The Case of Polarization Among U.S. Congressional Candidates
Michael Bailey will present one of his recent works about Polarization Among U.S. Congressional Candidates at the médialab seminar
Event, Research Seminar
Amphi Jean Moulin, 13 rue de l'Université, 75007 Paris
This paper presents a method to estimate political ideology based on the the words and phrases candidates use on their websites and Twitter. The method enables estimation for both incumbents and challengers and, unlike methods based on campaign contributions or follower counts, the method is built on behavior under the control of candidates that directly relates to how they are perceived by voters. In contrast to existing approaches, the approach can accommodate important heterogeneity across parties in the ideological implications of many terms (i.e., liberal Democrats and conservative Republicans both use terms such as "black lives matter" or "President Trump" more than moderates). The process produces term parameter and ideal point estimates that have high face, convergent and construct validity. To demonstrate the utility of these estimates, this paper presents evidence that ideological moderation was electorally beneficial in the 2020 congressional general election.

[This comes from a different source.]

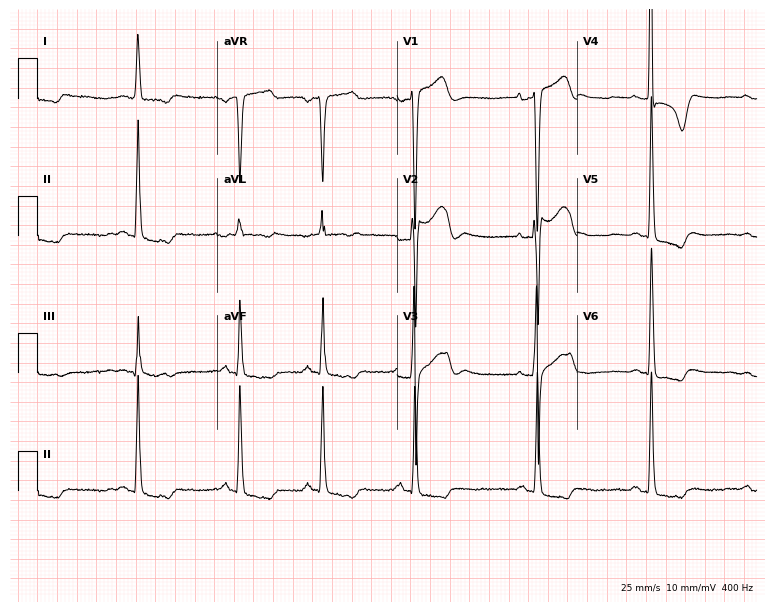
Standard 12-lead ECG recorded from an 83-year-old woman (7.3-second recording at 400 Hz). None of these six findings is recorded: first-degree AV block, right bundle branch block, left bundle branch block, sinus bradycardia, atrial fibrillation, sinus tachycardia. Only these six findings were labelled.
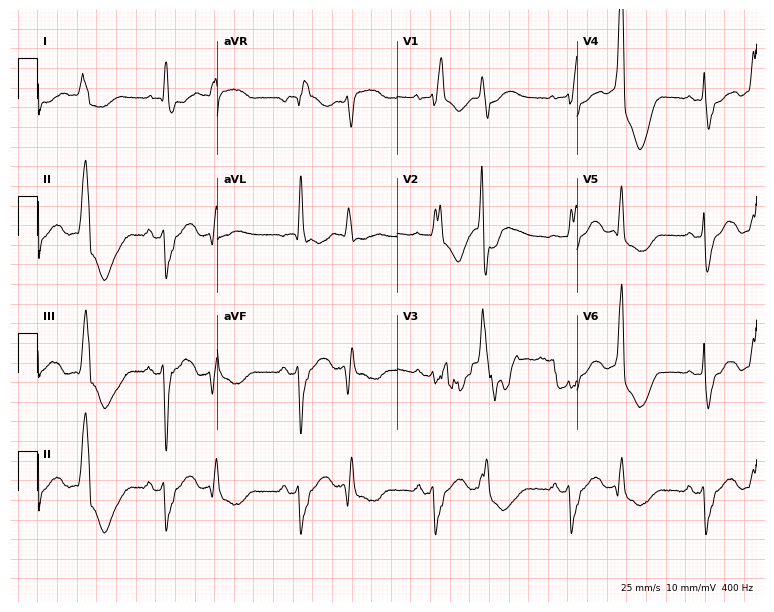
Electrocardiogram (7.3-second recording at 400 Hz), a 62-year-old woman. Of the six screened findings (first-degree AV block, right bundle branch block, left bundle branch block, sinus bradycardia, atrial fibrillation, sinus tachycardia), none is recorded.

Michael A. Bailey is at the médialab while on sabbatical from Georgetown University where he is the Colonel William J. Walsh Professor of American Government in the Department of Government and McCourt School of Public Policy.
His work covering trade, Congress, election law and the Supreme Court, methodology and inter-state policy competition has been published in the American Political Science Review, the American Journal of Political Science, the Journal of Politics, World Politics and elsewhere. Bailey is co-author with Forrest Maltzman of The Constrained Court: Law, Politics and the Decisions Justices Make. He is also the author of two statistics books: Real Stats and Real Econometrics. The goal of these books is to get to interesting and useful statistical material as quickly as possible. To be useful, the books focus on endogeneity (“correlation is not causation”) and to be interesting, the books quickly start using real data sets to answer important questions.